*** Records for the task ***

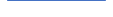
| Category | Series 0 |
|---|---|
| 0 | 28 |
| 1 | 35 |
| 2 | 18 |
| 3 | 22 |
| 4 | 15 |
| 5 | 20 |
| 6 | 31 |
| 7 | 34 |
| 8 | 44 |
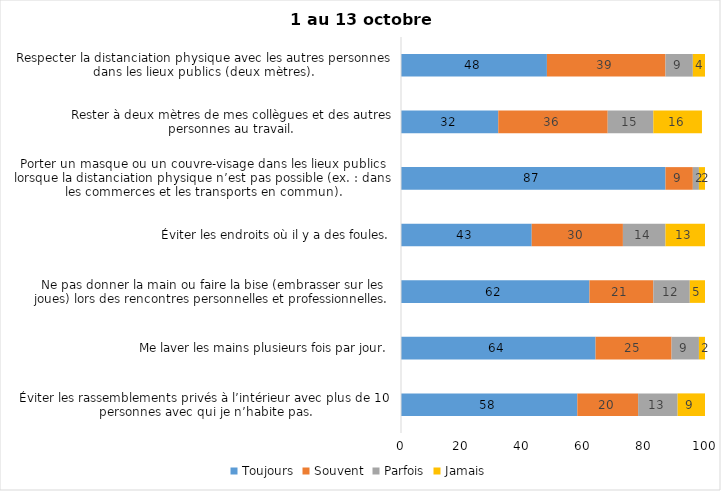
| Category | Toujours | Souvent | Parfois | Jamais |
|---|---|---|---|---|
| Éviter les rassemblements privés à l’intérieur avec plus de 10 personnes avec qui je n’habite pas. | 58 | 20 | 13 | 9 |
| Me laver les mains plusieurs fois par jour. | 64 | 25 | 9 | 2 |
| Ne pas donner la main ou faire la bise (embrasser sur les joues) lors des rencontres personnelles et professionnelles. | 62 | 21 | 12 | 5 |
| Éviter les endroits où il y a des foules. | 43 | 30 | 14 | 13 |
| Porter un masque ou un couvre-visage dans les lieux publics lorsque la distanciation physique n’est pas possible (ex. : dans les commerces et les transports en commun). | 87 | 9 | 2 | 2 |
| Rester à deux mètres de mes collègues et des autres personnes au travail. | 32 | 36 | 15 | 16 |
| Respecter la distanciation physique avec les autres personnes dans les lieux publics (deux mètres). | 48 | 39 | 9 | 4 |
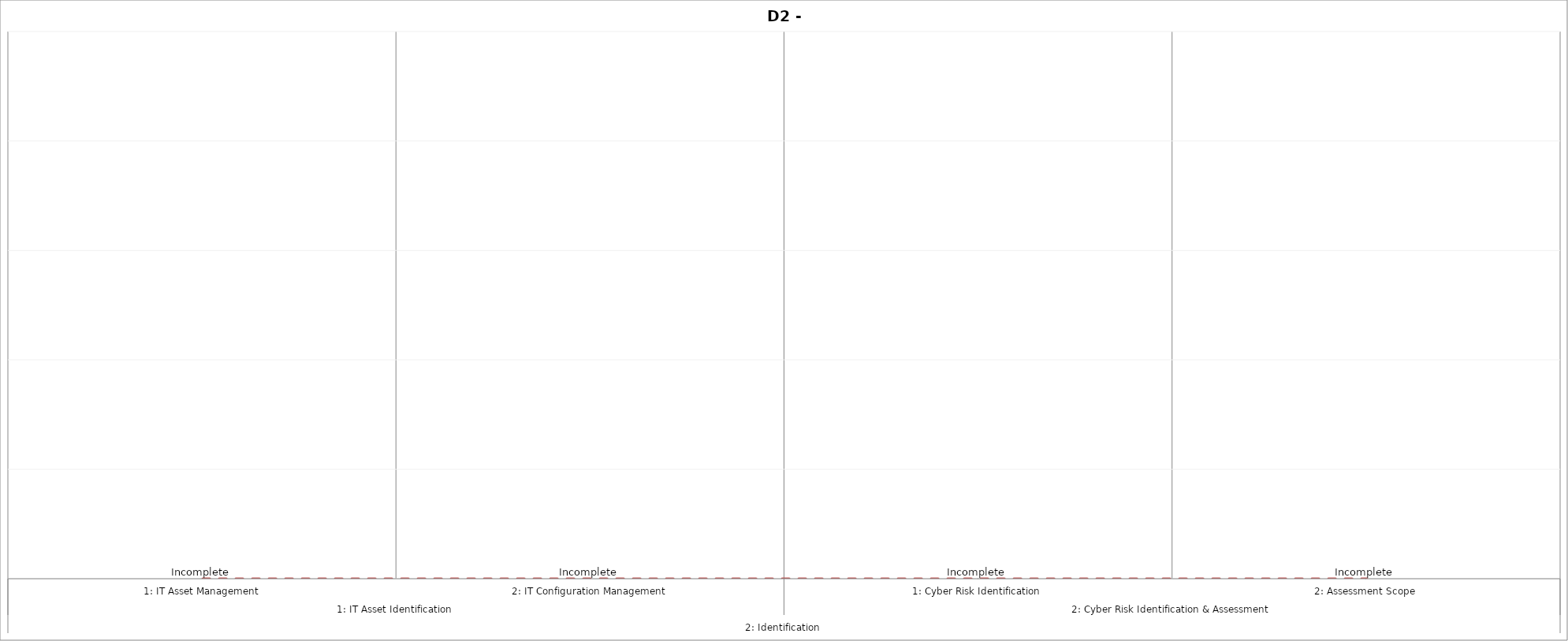
| Category | Component Maturity Level |
|---|---|
| 0 | 0 |
| 1 | 0 |
| 2 | 0 |
| 3 | 0 |
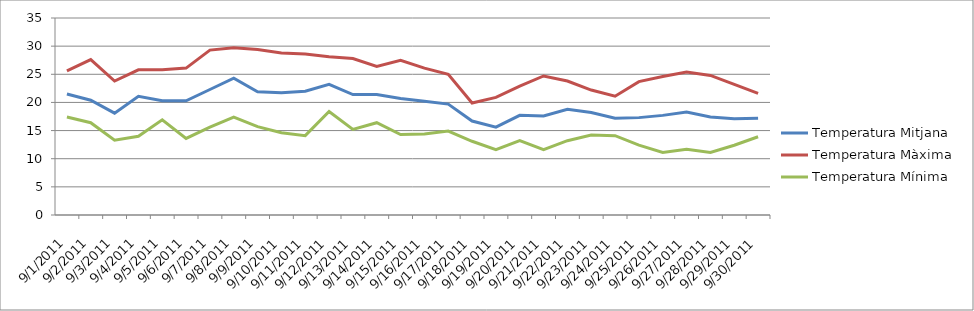
| Category | Temperatura Mitjana | Temperatura Màxima | Temperatura Mínima |
|---|---|---|---|
| 01/09/2011 | 21.5 | 25.6 | 17.4 |
| 02/09/2011 | 20.4 | 27.6 | 16.4 |
| 03/09/2011 | 18.1 | 23.8 | 13.3 |
| 04/09/2011 | 21.1 | 25.8 | 14 |
| 05/09/2011 | 20.3 | 25.8 | 16.9 |
| 06/09/2011 | 20.3 | 26.1 | 13.6 |
| 07/09/2011 | 22.3 | 29.3 | 15.6 |
| 08/09/2011 | 24.3 | 29.7 | 17.4 |
| 09/09/2011 | 21.9 | 29.4 | 15.7 |
| 10/09/2011 | 21.7 | 28.8 | 14.6 |
| 11/09/2011 | 22 | 28.6 | 14.1 |
| 12/09/2011 | 23.2 | 28.1 | 18.4 |
| 13/09/2011 | 21.4 | 27.8 | 15.2 |
| 14/09/2011 | 21.4 | 26.4 | 16.4 |
| 15/09/2011 | 20.7 | 27.5 | 14.3 |
| 16/09/2011 | 20.2 | 26.1 | 14.4 |
| 17/09/2011 | 19.7 | 25 | 14.9 |
| 18/09/2011 | 16.7 | 19.9 | 13.1 |
| 19/09/2011 | 15.6 | 20.9 | 11.6 |
| 20/09/2011 | 17.7 | 22.9 | 13.2 |
| 21/09/2011 | 17.6 | 24.7 | 11.6 |
| 22/09/2011 | 18.8 | 23.8 | 13.2 |
| 23/09/2011 | 18.2 | 22.2 | 14.2 |
| 24/09/2011 | 17.2 | 21.1 | 14.1 |
| 25/09/2011 | 17.3 | 23.7 | 12.4 |
| 26/09/2011 | 17.7 | 24.6 | 11.1 |
| 27/09/2011 | 18.3 | 25.4 | 11.7 |
| 28/09/2011 | 17.4 | 24.8 | 11.1 |
| 29/09/2011 | 17.1 | 23.2 | 12.4 |
| 30/09/2011 | 17.2 | 21.6 | 13.9 |
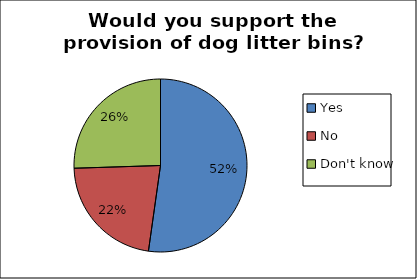
| Category | Series 0 |
|---|---|
| Yes | 0.522 |
| No | 0.223 |
| Don't know | 0.255 |
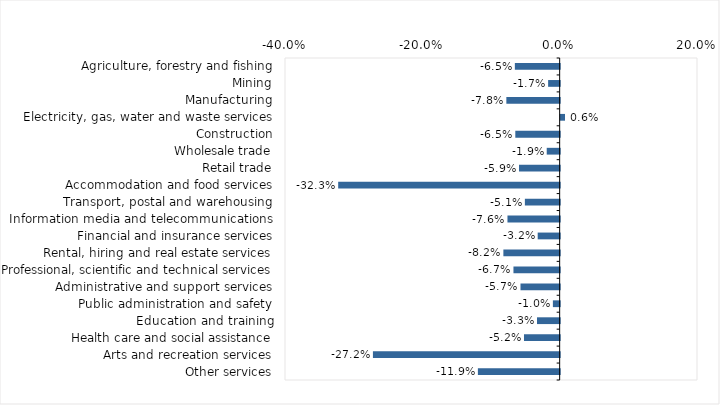
| Category | This week |
|---|---|
| Agriculture, forestry and fishing | -0.065 |
| Mining | -0.017 |
| Manufacturing | -0.078 |
| Electricity, gas, water and waste services | 0.006 |
| Construction | -0.065 |
| Wholesale trade | -0.019 |
| Retail trade | -0.059 |
| Accommodation and food services | -0.323 |
| Transport, postal and warehousing | -0.051 |
| Information media and telecommunications | -0.076 |
| Financial and insurance services | -0.032 |
| Rental, hiring and real estate services | -0.082 |
| Professional, scientific and technical services | -0.067 |
| Administrative and support services | -0.057 |
| Public administration and safety | -0.01 |
| Education and training | -0.033 |
| Health care and social assistance | -0.052 |
| Arts and recreation services | -0.272 |
| Other services | -0.119 |
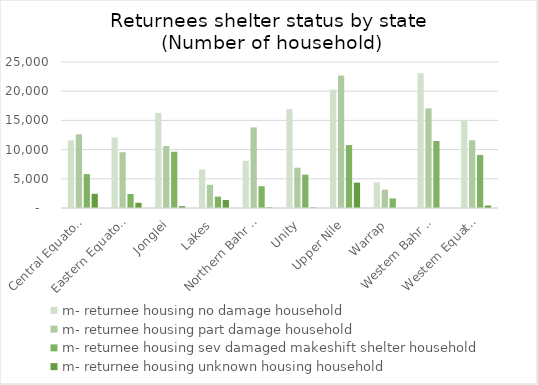
| Category | m- returnee housing no damage household | m- returnee housing part damage household | m- returnee housing sev damaged makeshift shelter household | m- returnee housing unknown housing household |
|---|---|---|---|---|
| Central Equatoria | 11590 | 12621 | 5798 | 2430 |
| Eastern Equatoria | 12042 | 9552 | 2399 | 894 |
| Jonglei | 16293 | 10613 | 9639 | 307 |
| Lakes | 6594 | 3973 | 1953 | 1367 |
| Northern Bahr el Ghazal | 8085 | 13801 | 3735 | 100 |
| Unity | 16935 | 6904 | 5711 | 86 |
| Upper Nile | 20269 | 22696 | 10777 | 4341 |
| Warrap | 4391 | 3147 | 1639 | 0 |
| Western Bahr el Ghazal | 23076 | 17051 | 11471 | 0 |
| Western Equatoria | 14933 | 11598 | 9078 | 413 |
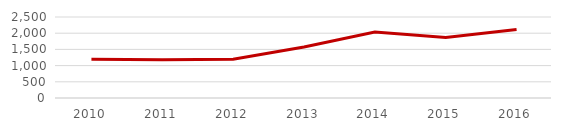
| Category | Recaudación de Ingresos Propios por Habitante  |
|---|---|
| 2010.0 | 1197.783 |
| 2011.0 | 1182.275 |
| 2012.0 | 1194.119 |
| 2013.0 | 1576.12 |
| 2014.0 | 2034.137 |
| 2015.0 | 1871.215 |
| 2016.0 | 2117.688 |
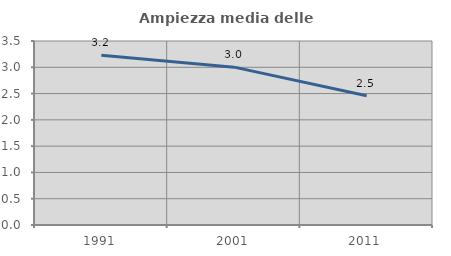
| Category | Ampiezza media delle famiglie |
|---|---|
| 1991.0 | 3.229 |
| 2001.0 | 3.003 |
| 2011.0 | 2.457 |
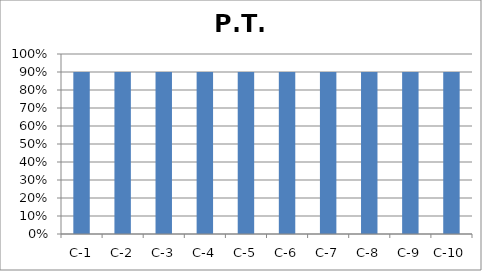
| Category | P.T. |
|---|---|
| C-1 | 0.9 |
| C-2 | 0.9 |
| C-3 | 0.9 |
| C-4 | 0.9 |
| C-5 | 0.9 |
| C-6 | 0.9 |
| C-7 | 0.9 |
| C-8 | 0.9 |
| C-9 | 0.9 |
| C-10 | 0.9 |
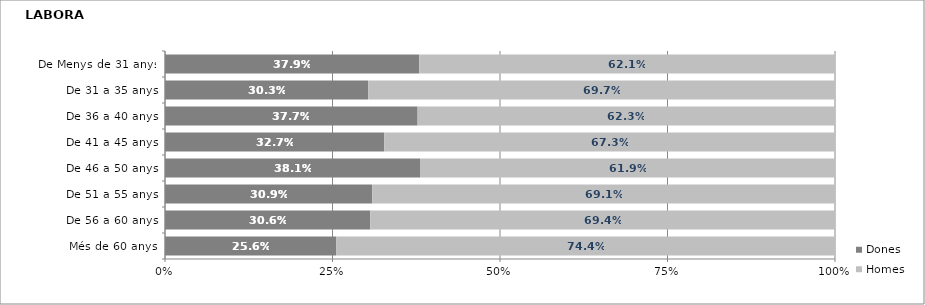
| Category | Dones | Homes |
|---|---|---|
| Més de 60 anys | 0.256 | 0.744 |
| De 56 a 60 anys | 0.306 | 0.694 |
| De 51 a 55 anys | 0.309 | 0.691 |
| De 46 a 50 anys | 0.381 | 0.619 |
| De 41 a 45 anys | 0.327 | 0.673 |
| De 36 a 40 anys | 0.377 | 0.623 |
| De 31 a 35 anys | 0.303 | 0.697 |
| De Menys de 31 anys | 0.379 | 0.621 |
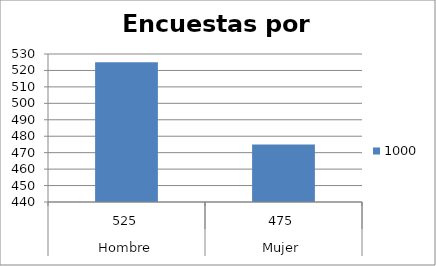
| Category | 1000 |
|---|---|
| 0 | 525 |
| 1 | 475 |
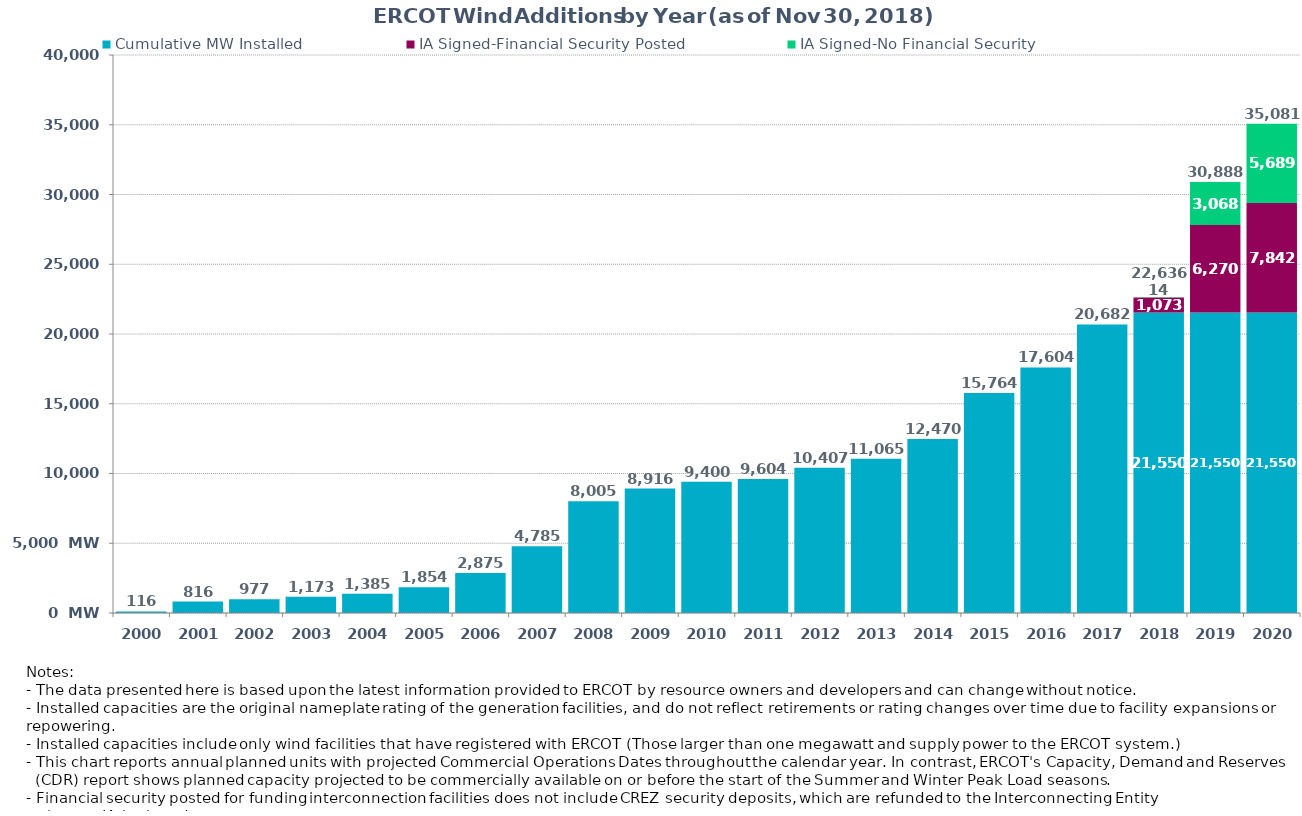
| Category | Cumulative MW Installed | IA Signed-Financial Security Posted  | IA Signed-No Financial Security  | Cumulative Installed and Planned |
|---|---|---|---|---|
| 2000.0 | 116 | 0 | 0 | 116 |
| 2001.0 | 816 | 0 | 0 | 816 |
| 2002.0 | 977 | 0 | 0 | 977 |
| 2003.0 | 1173 | 0 | 0 | 1173 |
| 2004.0 | 1385 | 0 | 0 | 1385 |
| 2005.0 | 1854 | 0 | 0 | 1854 |
| 2006.0 | 2875 | 0 | 0 | 2875 |
| 2007.0 | 4785 | 0 | 0 | 4785 |
| 2008.0 | 8005 | 0 | 0 | 8005 |
| 2009.0 | 8916 | 0 | 0 | 8916 |
| 2010.0 | 9400 | 0 | 0 | 9400 |
| 2011.0 | 9604 | 0 | 0 | 9604 |
| 2012.0 | 10407 | 0 | 0 | 10407 |
| 2013.0 | 11065 | 0 | 0 | 11065 |
| 2014.0 | 12470 | 0 | 0 | 12470 |
| 2015.0 | 15764 | 0 | 0 | 15764 |
| 2016.0 | 17604 | 0 | 0 | 17604 |
| 2017.0 | 20682 | 0 | 0 | 20682 |
| 2018.0 | 21550 | 1072.5 | 13.7 | 22636.2 |
| 2019.0 | 21550 | 6269.74 | 3068 | 30887.74 |
| 2020.0 | 21550 | 7842.04 | 5688.6 | 35080.64 |
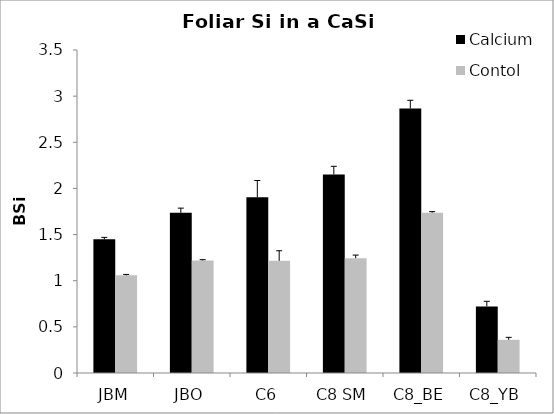
| Category | Calcium | Contol |
|---|---|---|
| JBM | 1.448 | 1.058 |
| JBO | 1.736 | 1.22 |
| C6 | 1.904 | 1.215 |
| C8 SM | 2.15 | 1.244 |
| C8_BE | 2.866 | 1.737 |
| C8_YB | 0.721 | 0.36 |
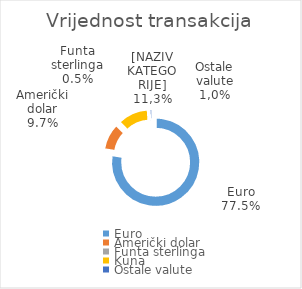
| Category | Vrijednost transakcija |
|---|---|
| Euro | 209573633929 |
| Američki dolar | 26330847020 |
| Funta sterlinga | 1285542636 |
| Kuna | 30371841332 |
| Ostale valute | 2698251200 |
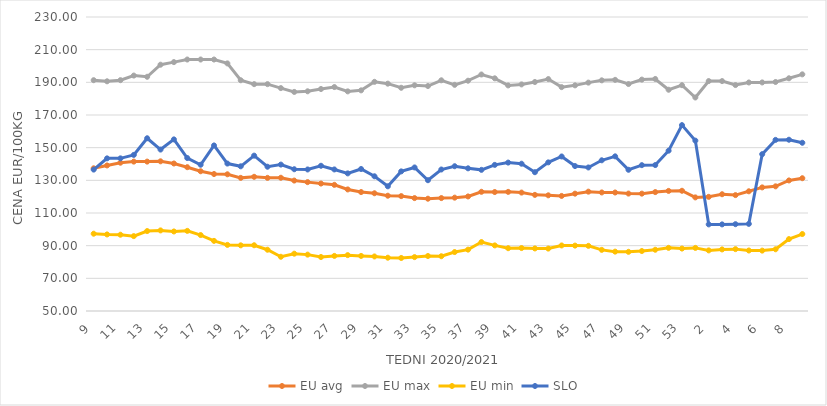
| Category | EU avg | EU max | EU min | SLO |
|---|---|---|---|---|
| 9.0 | 137.361 | 191.31 | 97.323 | 136.58 |
| 10.0 | 139.118 | 190.63 | 96.874 | 143.45 |
| 11.0 | 140.789 | 191.32 | 96.705 | 143.45 |
| 12.0 | 141.467 | 194.15 | 95.845 | 145.57 |
| 13.0 | 141.466 | 193.4 | 98.945 | 155.76 |
| 14.0 | 141.645 | 200.79 | 99.347 | 148.84 |
| 15.0 | 140.306 | 202.38 | 98.696 | 155.07 |
| 16.0 | 138.046 | 203.97 | 99.065 | 143.65 |
| 17.0 | 135.556 | 203.97 | 96.499 | 139.55 |
| 18.0 | 133.857 | 203.97 | 92.931 | 151.36 |
| 19.0 | 133.702 | 201.59 | 90.48 | 140.27 |
| 20.0 | 131.51 | 191.27 | 90.199 | 138.59 |
| 21.0 | 132.157 | 188.89 | 90.255 | 145.12 |
| 22.0 | 131.509 | 188.89 | 87.513 | 138.33 |
| 23.0 | 131.578 | 186.47 | 83.199 | 139.64 |
| 24.0 | 129.861 | 184.13 | 85.09 | 136.79 |
| 25.0 | 128.899 | 184.51 | 84.52 | 136.65 |
| 26.0 | 128.034 | 185.91 | 83.06 | 138.92 |
| 27.0 | 127.242 | 187.11 | 83.73 | 136.67 |
| 28.0 | 124.426 | 184.46 | 84.2 | 134.25 |
| 29.0 | 122.822 | 185.09 | 83.72 | 136.94 |
| 30.0 | 122.086 | 190.31 | 83.4 | 132.48 |
| 31.0 | 120.581 | 189.19 | 82.63 | 126.34 |
| 32.0 | 120.341 | 186.67 | 82.46 | 135.48 |
| 33.0 | 119.127 | 188.18 | 82.99 | 137.89 |
| 34.0 | 118.75 | 187.74 | 83.66 | 130.07 |
| 35.0 | 119.136 | 191.25 | 83.53 | 136.63 |
| 36.0 | 119.398 | 188.47 | 86.09 | 138.64 |
| 37.0 | 120.135 | 190.99 | 87.57 | 137.35 |
| 38.0 | 122.982 | 194.8 | 92.21 | 136.42 |
| 39.0 | 122.832 | 192.45 | 90.16 | 139.46 |
| 40.0 | 122.936 | 188.11 | 88.45 | 140.87 |
| 41.0 | 122.507 | 188.73 | 88.54 | 140.18 |
| 42.0 | 121.098 | 190.2 | 88.3 | 134.98 |
| 43.0 | 120.822 | 191.99 | 88.22 | 141 |
| 44.0 | 120.448 | 187.06 | 90.13 | 144.61 |
| 45.0 | 121.843 | 188.15 | 90.04 | 138.73 |
| 46.0 | 123.07 | 189.82 | 89.89 | 137.88 |
| 47.0 | 122.58 | 191.22 | 87.43 | 142.27 |
| 48.0 | 122.553 | 191.52 | 86.35 | 144.69 |
| 49.0 | 121.893 | 188.97 | 86.24 | 136.47 |
| 50.0 | 121.851 | 191.67 | 86.72 | 139.29 |
| 51.0 | 122.8 | 192.06 | 87.5 | 139.35 |
| 52.0 | 123.52 | 185.468 | 88.67 | 148.16 |
| 53.0 | 123.611 | 188.25 | 88.23 | 163.81 |
| 1.0 | 119.553 | 180.72 | 88.64 | 154.31 |
| 2.0 | 119.893 | 190.77 | 87.1 | 103.02 |
| 3.0 | 121.489 | 190.76 | 87.7 | 103.03 |
| 4.0 | 120.954 | 188.33 | 87.88 | 103.15 |
| 5.0 | 123.293 | 189.91 | 87.04 | 103.34 |
| 6.0 | 125.679 | 189.94 | 86.97 | 146.03 |
| 7.0 | 126.326 | 190.21 | 87.79 | 154.77 |
| 8.0 | 129.933 | 192.48 | 94.02 | 154.86 |
| 9.0 | 131.295 | 194.884 | 97.12 | 153 |
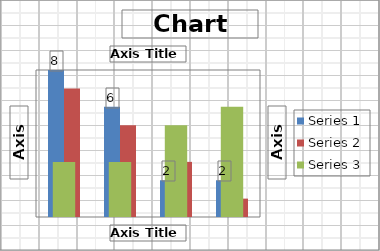
| Category | Series 1 | Series 2 |
|---|---|---|
| Point 1 | 8 | 7 |
| Point 2 | 6 | 5 |
| Point 3 | 2 | 3 |
| Point 4 | 2 | 1 |
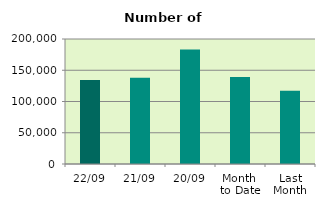
| Category | Series 0 |
|---|---|
| 22/09 | 134310 |
| 21/09 | 138174 |
| 20/09 | 183006 |
| Month 
to Date | 139127.25 |
| Last
Month | 117090.273 |

***

#### What you will do:
In the records above, find the line with "10777 | 4341 |" and the line with "0 | 0 | 10407 |". Write out exactly those lines and every one between, with no pictures and no other lines.

#### Exercise answer:
| Upper Nile | 20269 | 22696 | 10777 | 4341 |
| Warrap | 4391 | 3147 | 1639 | 0 |
| Western Bahr el Ghazal | 23076 | 17051 | 11471 | 0 |
| Western Equatoria | 14933 | 11598 | 9078 | 413 |
| Category | Recaudación de Ingresos Propios por Habitante  |
|---|---|
| 2010.0 | 1197.783 |
| 2011.0 | 1182.275 |
| 2012.0 | 1194.119 |
| 2013.0 | 1576.12 |
| 2014.0 | 2034.137 |
| 2015.0 | 1871.215 |
| 2016.0 | 2117.688 |
| Category | Ampiezza media delle famiglie |
|---|---|
| 1991.0 | 3.229 |
| 2001.0 | 3.003 |
| 2011.0 | 2.457 |
| Category | P.T. |
|---|---|
| C-1 | 0.9 |
| C-2 | 0.9 |
| C-3 | 0.9 |
| C-4 | 0.9 |
| C-5 | 0.9 |
| C-6 | 0.9 |
| C-7 | 0.9 |
| C-8 | 0.9 |
| C-9 | 0.9 |
| C-10 | 0.9 |
| Category | Dones | Homes |
|---|---|---|
| Més de 60 anys | 0.256 | 0.744 |
| De 56 a 60 anys | 0.306 | 0.694 |
| De 51 a 55 anys | 0.309 | 0.691 |
| De 46 a 50 anys | 0.381 | 0.619 |
| De 41 a 45 anys | 0.327 | 0.673 |
| De 36 a 40 anys | 0.377 | 0.623 |
| De 31 a 35 anys | 0.303 | 0.697 |
| De Menys de 31 anys | 0.379 | 0.621 |
| Category | 1000 |
|---|---|
| 0 | 525 |
| 1 | 475 |
| Category | Cumulative MW Installed | IA Signed-Financial Security Posted  | IA Signed-No Financial Security  | Cumulative Installed and Planned |
|---|---|---|---|---|
| 2000.0 | 116 | 0 | 0 | 116 |
| 2001.0 | 816 | 0 | 0 | 816 |
| 2002.0 | 977 | 0 | 0 | 977 |
| 2003.0 | 1173 | 0 | 0 | 1173 |
| 2004.0 | 1385 | 0 | 0 | 1385 |
| 2005.0 | 1854 | 0 | 0 | 1854 |
| 2006.0 | 2875 | 0 | 0 | 2875 |
| 2007.0 | 4785 | 0 | 0 | 4785 |
| 2008.0 | 8005 | 0 | 0 | 8005 |
| 2009.0 | 8916 | 0 | 0 | 8916 |
| 2010.0 | 9400 | 0 | 0 | 9400 |
| 2011.0 | 9604 | 0 | 0 | 9604 |
| 2012.0 | 10407 | 0 | 0 | 10407 |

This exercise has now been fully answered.